Na verdade, a configuração também importa, segundo os pesquisadores. ‘Mostramos no resultado do trabalho que a fragmentação afeta a riqueza de espécies florestais, para vários grupos – anfíbios, mamíferos, aves, plantas. Fizemos uma análise para a Mata Atlântica inteira, e sim, a fragmentação tem efeitos negativos pelo que chamamos de efeito de borda”, explica o professor Mauricio.

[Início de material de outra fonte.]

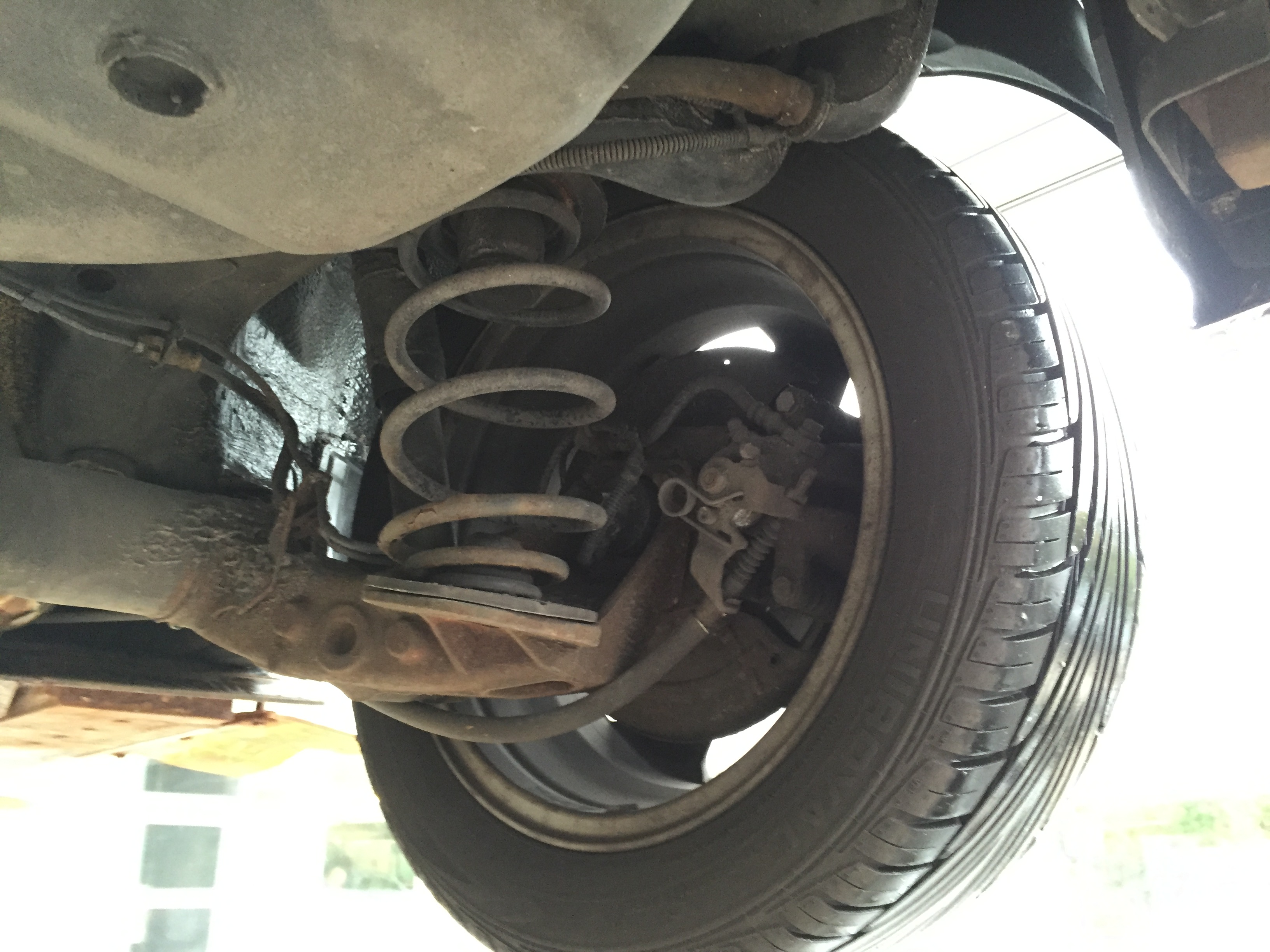 hintere Radaufhängung Opel Astra G

Foto: Luciana Ardenghi Fusinatto

Efeitos de borda seriam as alterações ocasionadas na borda de um ambiente, geralmente provocando redução da umidade, aumento de temperatura, mudança de composição de espécies, redução dos tamanhos das populações, uma série de alterações físico-químicas e biológicas que afetam os animais que vivem nessas manchas, especialmente os mais sensíveis.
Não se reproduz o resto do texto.